I have some grayscale image data (0-255). Depending on the NumPy type, I get different results for the dotted product. For example, x0

and x1

are the same image:

>>> x0
array([0, 0, 0, ..., 0, 0, 0], dtype=uint8)
>>> x1
array([0, 0, 0, ..., 0, 0, 0], dtype=uint8)
>>> (x0 == x1).all()
True
>>> np.dot(x0, x1)
133
>>> np.dot(x0.astype(np.float64), x1.astype(np.float64))
6750341.0

      

I know the second dot product is correct, because since they are the same image, the distance from the cosine should be 0:

>>> from scipy.spatial import distance
>>> distance.cosine(x0, x1)
0.99998029729164795
>>> distance.cosine(x0.astype(np.float64), x1.astype(np.float64))
0.0

      

Of course the dot product should work for integers.

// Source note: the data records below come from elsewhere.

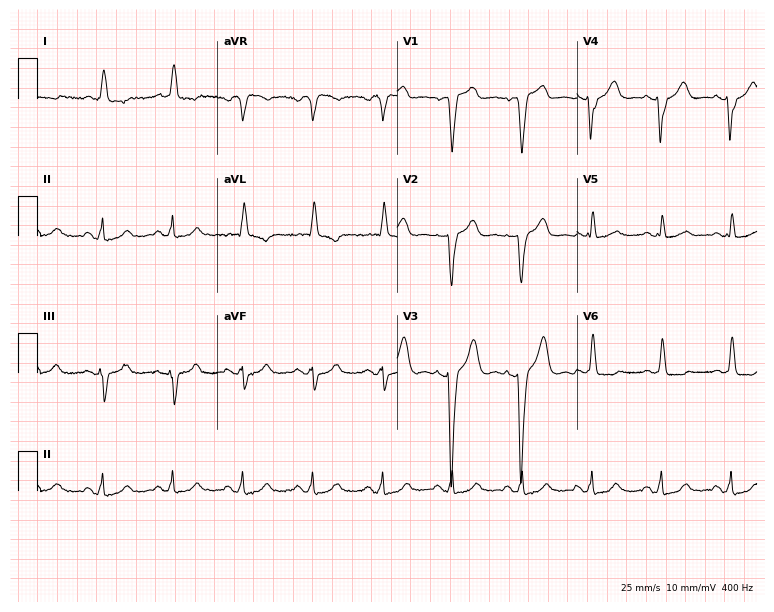
Electrocardiogram (7.3-second recording at 400 Hz), a male patient, 84 years old. Of the six screened findings (first-degree AV block, right bundle branch block (RBBB), left bundle branch block (LBBB), sinus bradycardia, atrial fibrillation (AF), sinus tachycardia), none is recorded.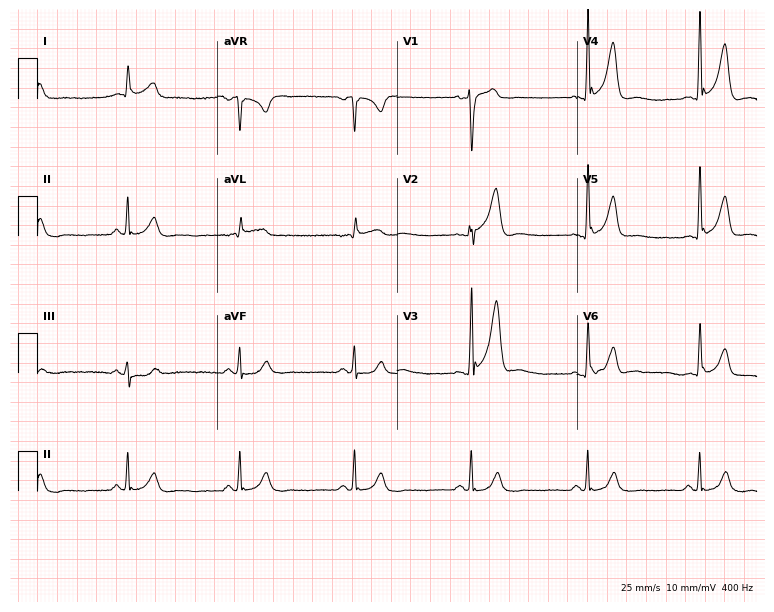
Standard 12-lead ECG recorded from a 65-year-old male patient. Read as a normal ECG.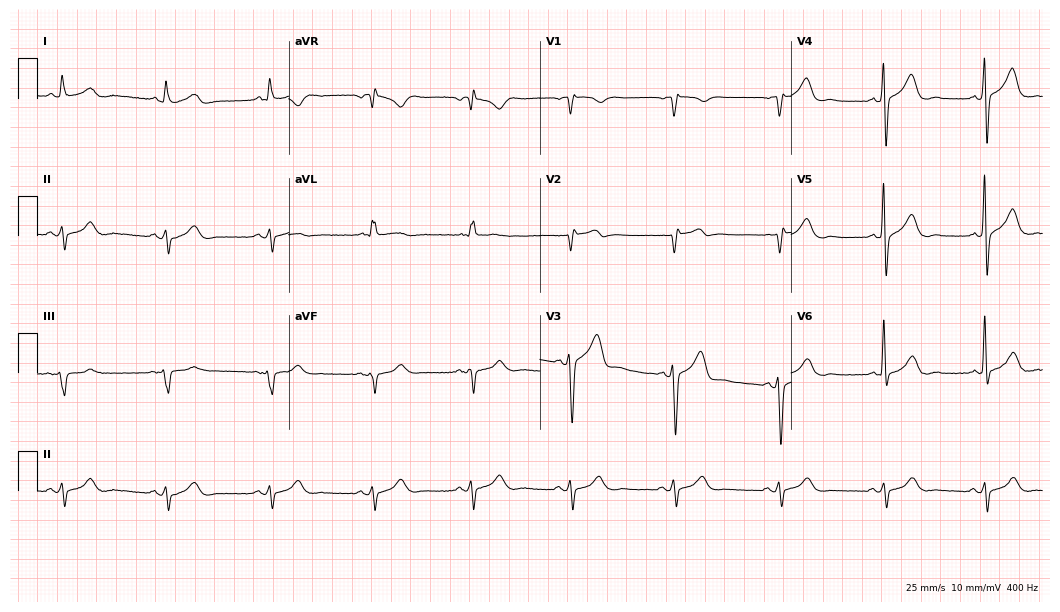
Standard 12-lead ECG recorded from a male, 71 years old. None of these six findings is recorded: first-degree AV block, right bundle branch block (RBBB), left bundle branch block (LBBB), sinus bradycardia, atrial fibrillation (AF), sinus tachycardia. Other findings, if any, are not listed.

And for small arrays it does:

>>> v = np.array([1,2,3], dtype=np.uint8)
>>> v
array([1, 2, 3], dtype=uint8)
>>> np.dot(v, v)
14
>>> np.dot(v.astype(np.float64), v.astype(np.float64))
14.0
>>> distance.cosine(v, v)
0.0

      

What's happening. Why does dot-to-dot give me different answers depending on the dtype?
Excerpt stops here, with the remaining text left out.